In Latin you could probably convey that thought with fun wording, perhaps like Advent venit.

Because the word Advent does come from the Latin.

Venio, the base word, means “to come.”

For hundreds of years Christians have approached Christmas through the season of Advent.

Advent leads up to our celebration of the first coming of Jesus.

Advent also looks forward to the second coming of Jesus.

The first time Jesus came humbly, as a helpless baby born to a poor family in an oppressed nation.

Next time Jesus will come as the victorious conquering king, bringing to completion what was started long ago.

We live in the “already and not yet” in between.

We live in the tension.

We feel the tension.

Thus the season of Advent becomes for us a season of longing, of waiting and of expectation.

We echo the cries of Israel long ago as they looked for, waited for, yearned for the coming Messiah. The promised one who would bring good news to the poor, free the captives, heal the sick, release the oppressed and proclaim that God was on the move! (Isaiah 61:1-2)

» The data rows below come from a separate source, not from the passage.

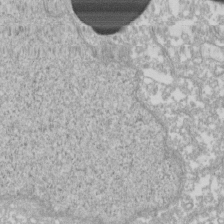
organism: Xenopus
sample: Cilia; centrioles in frog embryo cells
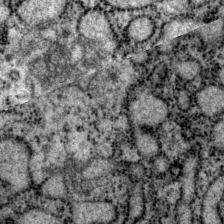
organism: P. pacificus
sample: Pharynx
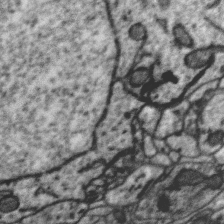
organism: Zebra finch
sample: Brain
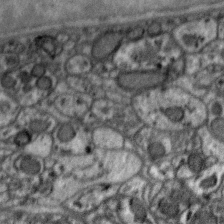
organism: Zebra finch
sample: Brain
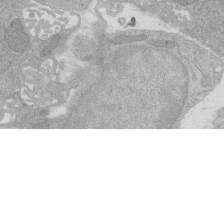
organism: Rat
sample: Salivary granule
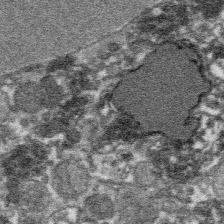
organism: Platynereis dumerilii
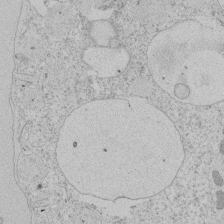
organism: Tetrahymena
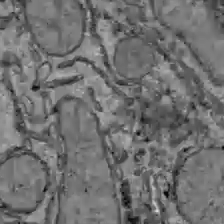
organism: C57BL Mouse
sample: Liver
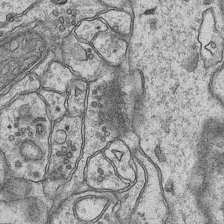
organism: Mouse
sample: CA1 Hippocampus
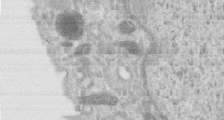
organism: Human
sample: Centriole in RPE cells
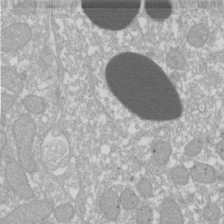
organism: Xenopus
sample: Cilia; centrioles in frog embryo cells
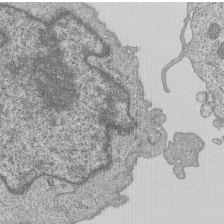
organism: Human
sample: MDA-MB-231 cells
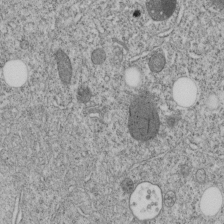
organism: C. elegans
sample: C. elegans embryo early stage
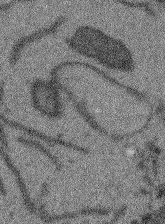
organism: Arabidopsis thaliana
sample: Root tip
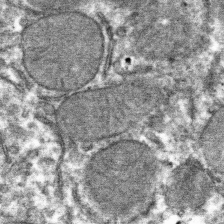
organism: Mouse
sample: Mouse hepatocytes
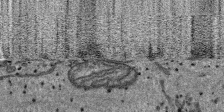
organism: Human
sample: Lung epithelial cells, uninfected (mock) control
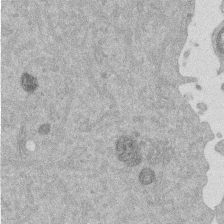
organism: Mouse
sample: Dividing mouse embryo 1 cell stage
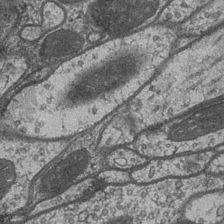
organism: Drosophila
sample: Optic medulla
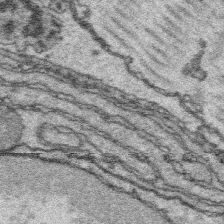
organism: Platynereis dumerilii
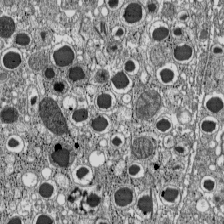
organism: C57BL Mouse
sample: Pancreatic islet
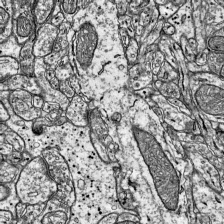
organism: Mouse
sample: Visual Cortex
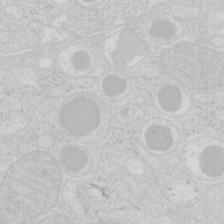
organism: Mouse
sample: Pancreas
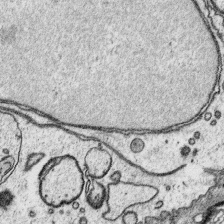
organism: Platynereis dumerilii
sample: Parapodia
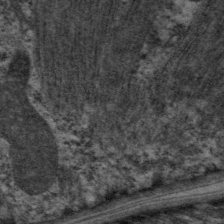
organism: C. elegans
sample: Pharynx
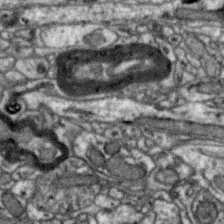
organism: Zebra finch
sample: Brain
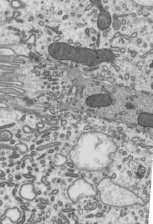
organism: Mouse
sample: Mouse epididymis efferent ductule cilia
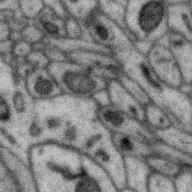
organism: Zebra finch
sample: Brain
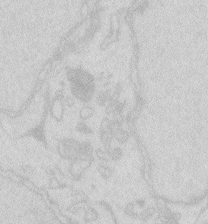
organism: Zebrafish
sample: Macrophage
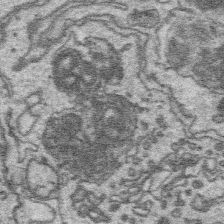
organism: Platynereis dumerilii
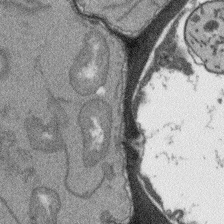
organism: Arabidopsis thaliana
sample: Root tip
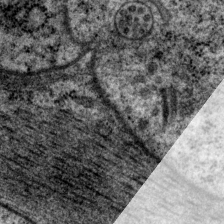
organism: P. pacificus
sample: Pharynx
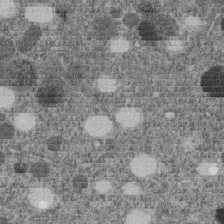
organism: C. elegans
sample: C. elegans embryo early stage
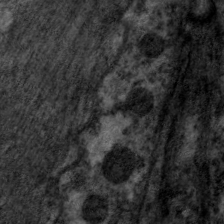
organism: C. elegans
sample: Pharynx
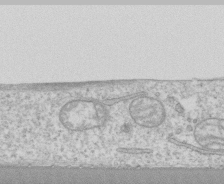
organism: Human
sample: CRL-1474
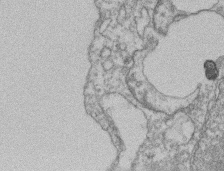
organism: Mouse
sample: T cell stromal cell synapse
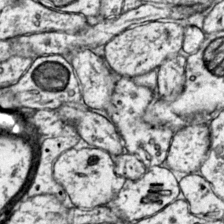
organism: Mouse
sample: Primary visual cortex
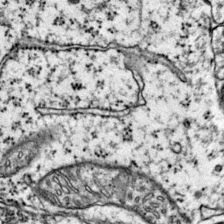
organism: Mouse
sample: Primary visual cortex
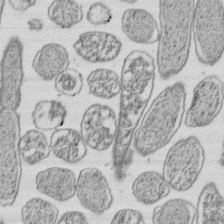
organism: E. coli
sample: Bacterial nucleoid
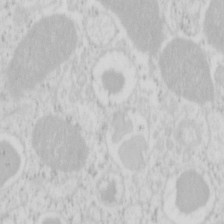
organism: Mouse
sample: Pancreas
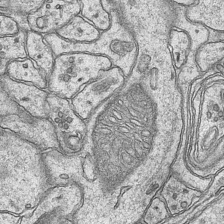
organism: Mouse
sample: CA1 Hippocampus
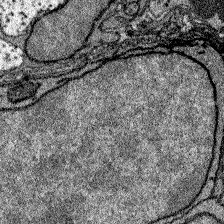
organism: Zebrafish
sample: Larval olfactory bulb
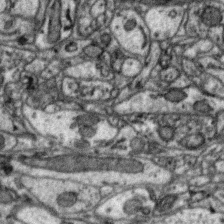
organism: Zebra finch
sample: Brain
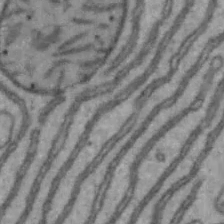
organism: Mouse
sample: Liver
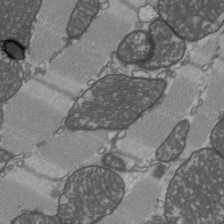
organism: C57BL Mouse
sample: Heart
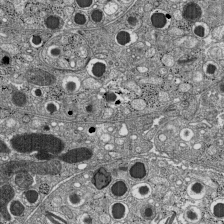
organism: C57BL Mouse
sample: Pancreatic islet
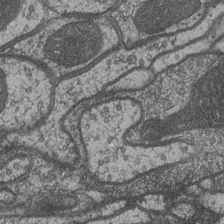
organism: Drosophila
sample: Optic medulla
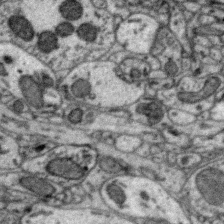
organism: Zebra finch
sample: Brain
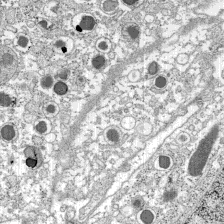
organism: C57BL Mouse
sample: Pancreatic islet
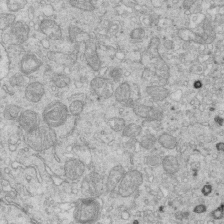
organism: Mouse
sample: Multiciliated cells
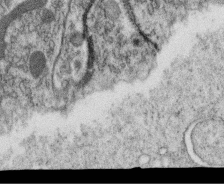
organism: C. elegans
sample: C. elegans oocyte; sperm cells
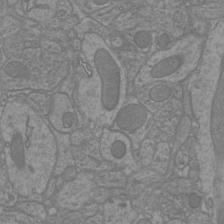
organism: Mouse
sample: Cortical neurons
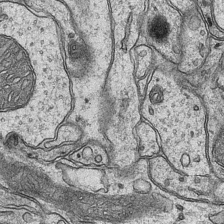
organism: Mouse
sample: CA1 Hippocampus
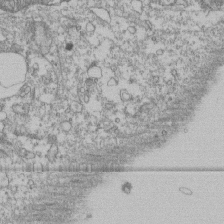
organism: Human
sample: Fibroblast cells
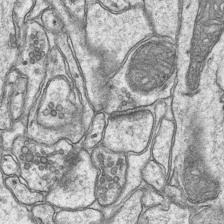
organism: Mouse
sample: CA1 Hippocampus
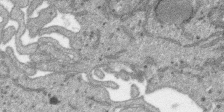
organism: Human
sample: Lung epithelial cells infected with SARS-CoV-2
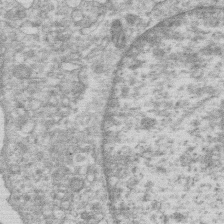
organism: Human
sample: Macrophage cells
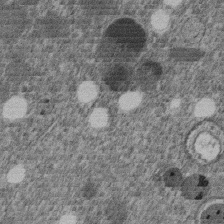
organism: C. elegans
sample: C. elegans embryo early stage
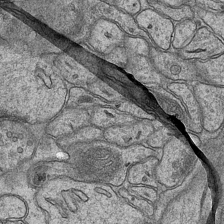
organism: Mouse
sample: CA1 Hippocampus
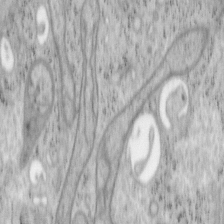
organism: Human
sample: HeLa cells
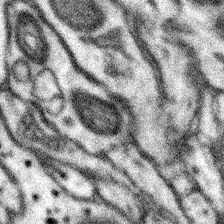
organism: Mouse
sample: Somatosensory cortex neuropil
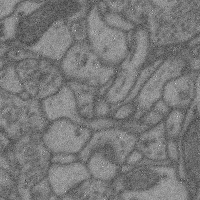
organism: Mouse
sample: Cerebral cortex
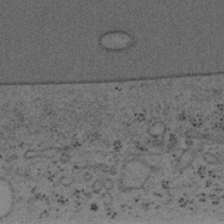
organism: Human
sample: HeLa cells
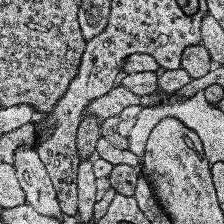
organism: Human
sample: Temporal Lobe
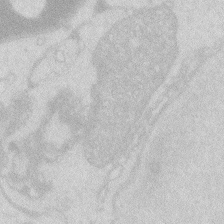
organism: Zebrafish
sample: Macrophage
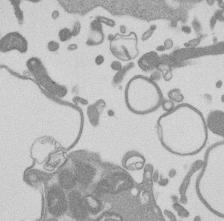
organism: Mouse
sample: Dividing mouse embryo 1 cell stage
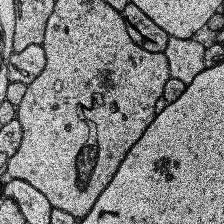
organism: Human
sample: Temporal Lobe
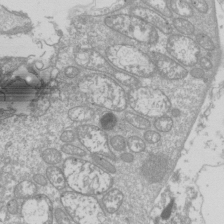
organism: Drosophila
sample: Cell division; meiosis; drosophila spermatocytes
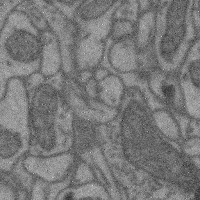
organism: Mouse
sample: Cerebral cortex
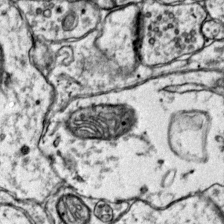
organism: Mouse
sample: Primary visual cortex
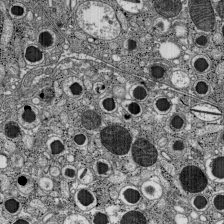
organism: C57BL Mouse
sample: Pancreatic islet
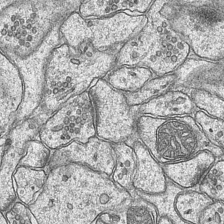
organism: Mouse
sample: CA1 Hippocampus
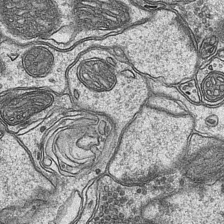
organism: Mouse
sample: CA1 Hippocampus
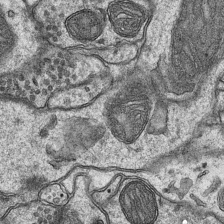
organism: Mouse
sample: CA1 Hippocampus
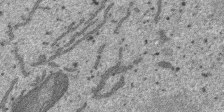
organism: Human
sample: Lung epithelial cells infected with SARS-CoV-2
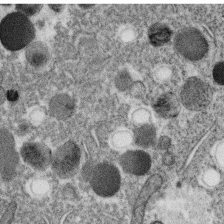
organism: C. elegans
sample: C. elegans oocyte; sperm cells
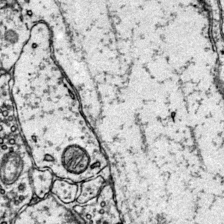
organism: Mouse
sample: Primary visual cortex
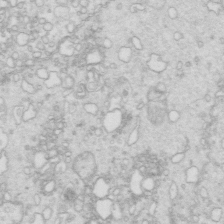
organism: Mouse
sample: Multiciliated cells
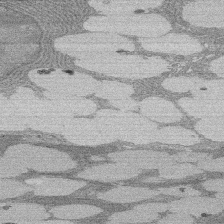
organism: Rat
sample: Salivary granule
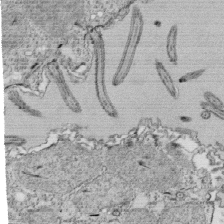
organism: Tetrahymena
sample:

In this “already and not yet” tension we look for, wait for and yearn for the promised second coming when every tear will be wiped from our eyes, death will be finally abolished and there will no longer be anguish or sorrow or mourning or grief or pain. (Revelation 21:1-5)

Advent calls us to step out of the busy, out of the rush, out of the world’s madness and intentionally quiet ourselves in order to touch the ache, feel the longing, renew our looking, recall our hope and simply wait on God. We yearn and we pray and we reflect and we listen. We listen for God’s heartbeat in the silence. We watch for how he births new life in us and in those around us and for how he uses interruptions and circumstances and humble, out-of-the-way corners to reveal gifts and graces.

Over the years, different traditions and different people have approached Advent differently. Oh, there is always the longing and the waiting and the quieting and the expectation…

But sometimes we follow and learn from those who waited: A childless couple longing for a child, a dumbstruck man expecting a son, a young virgin anticipating a miracle baby, an old man waiting for the consolation of Israel, magi looking for signs in the sky…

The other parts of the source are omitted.